No traction tires. That's all wear. As I said, the existing pick-up parts are worn out, but the motors still function fine.


----------



## Greg Elmassian (Jan 3, 2008)

Well, I gave up on trying to help you with an easy solution... wearing out of the pickup parts is not necessarily true, but I prefer to think inside the box first, i.e. make a fix with the existing proven system, used by thousands of Aristo users.

There's often a simple fix, but your snappy comment and our history makes me give up before it gets worse.

I tried 3 times. Enough.

Greg


----------



## toddalin (Jan 4, 2008)

I know you did and I appreciate it.

But I've had the sideframes apart many times and got tired of trying to fix the problem that way only to have it manifest itself again almost immediately. I felt that something new was called for and this seemed the easiest solution with what I had at hand and no $$$ outlay.


----------



## toddalin (Jan 4, 2008)

Actually, one of the pick-ups was a bit too tight against the back of the wheel. But I simply put screwdrivers between the back of the wheel and the motor block at the front and rear and pryed on both simultaneously and the wheel popped out a hair right into place.

Thanks again guys.


----------



## toddalin (Jan 4, 2008)

Ok, I made four and found a problem in that the wheels don't run true and as such, they get loose and tight about the contacts enough to cause loss of contact then bind during a rotation.

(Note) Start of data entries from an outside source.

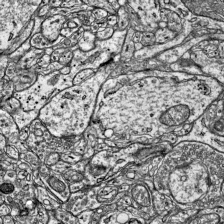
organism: Mouse
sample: Visual Cortex
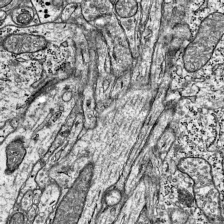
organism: Mouse
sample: Visual Cortex
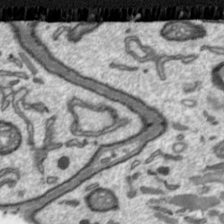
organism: Toxoplasma gondii
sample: Parasites in a vacuole inside a host cell
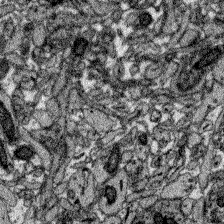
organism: Zebrafish
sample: Larval olfactory bulb
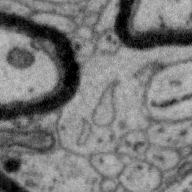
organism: Zebra finch
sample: Brain
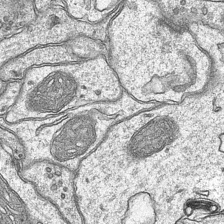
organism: Mouse
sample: CA1 Hippocampus
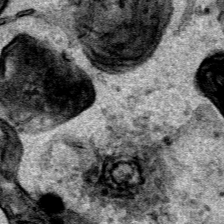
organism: Human
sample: Mitochondria in HCT116 cells
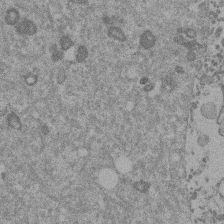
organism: Mouse
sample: Dividing mouse embryo 1 cell stage
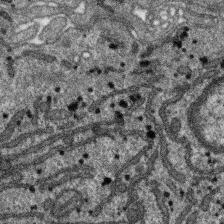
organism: Human
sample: Lung epithelial cells infected with SARS-CoV-2
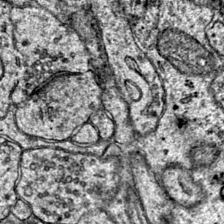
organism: Mouse
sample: Primary visual cortex
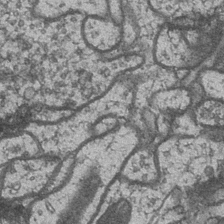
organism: Drosophila
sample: Optic medulla
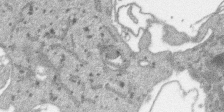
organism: Human
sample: Lung epithelial cells infected with SARS-CoV-2
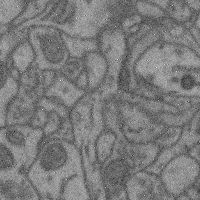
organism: Mouse
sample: Cerebral cortex
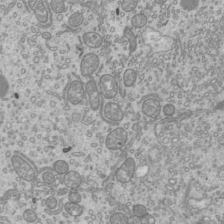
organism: Mouse
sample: Cilia; mouse epididymis
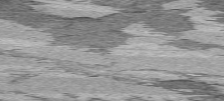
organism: C57BL Mouse
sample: Heart
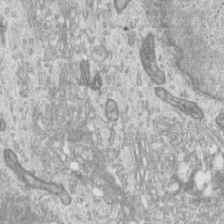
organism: Human
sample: Centriole in RPE cells
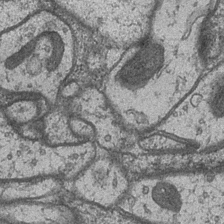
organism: Drosophila
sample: Optic medulla
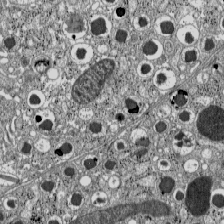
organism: C57BL Mouse
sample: Pancreatic islet
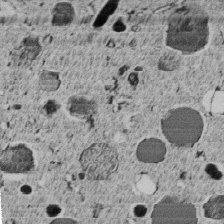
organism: C. elegans
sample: C. elegans embryo early stage
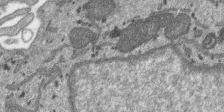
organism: Human
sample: Lung epithelial cells infected with SARS-CoV-2
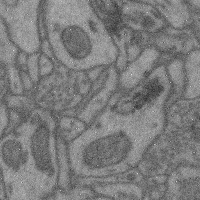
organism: Mouse
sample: Cerebral cortex
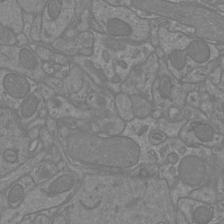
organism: Mouse
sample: Cortical neurons
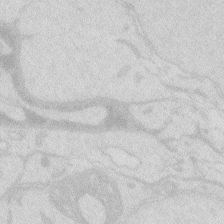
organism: Zebrafish
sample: Macrophage
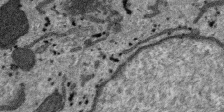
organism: Human
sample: Lung epithelial cells, uninfected (mock) control
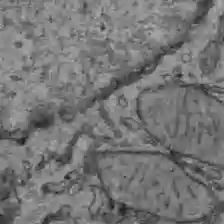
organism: C57BL Mouse
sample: Liver
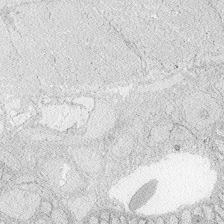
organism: Zebrafish
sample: Whole-Brain
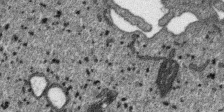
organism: Human
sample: Lung epithelial cells infected with SARS-CoV-2
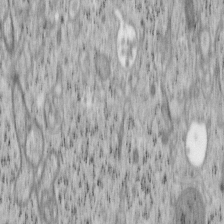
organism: Human
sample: HeLa cells
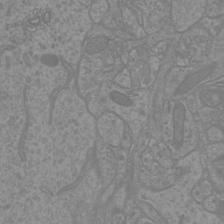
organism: Mouse
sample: Cortical neurons
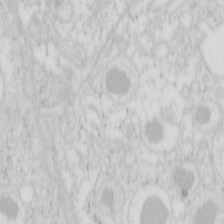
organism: Mouse
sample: Pancreas
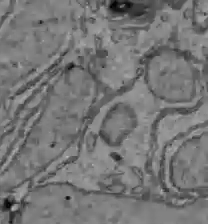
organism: C57BL Mouse
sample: Liver
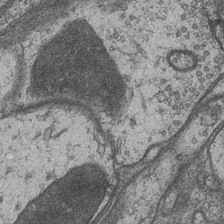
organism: Drosophila
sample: Optic medulla
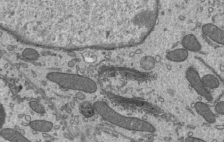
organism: Mouse
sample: Mouse epididymis efferent ductule cilia
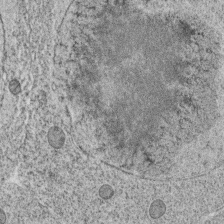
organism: C. elegans
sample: C. elegans oocyte; sperm cells
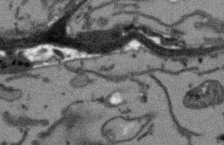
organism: Arabidopsis thaliana
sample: Root tip
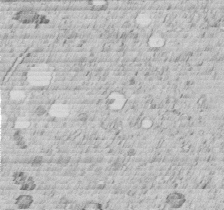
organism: C. elegans
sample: C. elegans embryo early stage
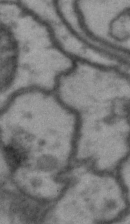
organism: Drosophila
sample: Brain
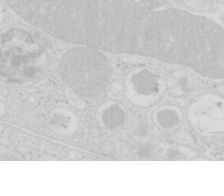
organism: Mouse
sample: Pancreas
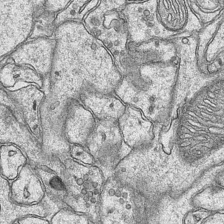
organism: Mouse
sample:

So, I'll try to use thinner, and much more flexible, copper "extensions" keeping the brass for thickness in the center to keep things inplace. The extensions can then be bent out a bit to contact the inner wheel and will flex with runout rather than bind up the axle.

I also ordered a gear puller that I should be able to use to better distance and plane the wheels to the motor blocks reducing runout so that they run truer to stay in contact with the pickups. I should be able to do this only removing the sideframes.


----------



## toddalin (Jan 4, 2008)

This is what I've found to work in gauging the FA/FB wheel sets. This may also work on other engines.

I used a Dremel to cut slots to the center of two fat fender washers and these serve as spacers during the "big squeeze." The tape serves both as a shim to get the gauge right, and as a means to pull the washers out once the wheels are in gauge. You don't even have to remove the trucks, just undo the sideframes and let them flop to the sides during this operation.

If the wheels are to tight, move the closer one out a hair using a couple flat bladed screwdrivers to pry against the motor block then drop in the spacers and do the squeeze.


----------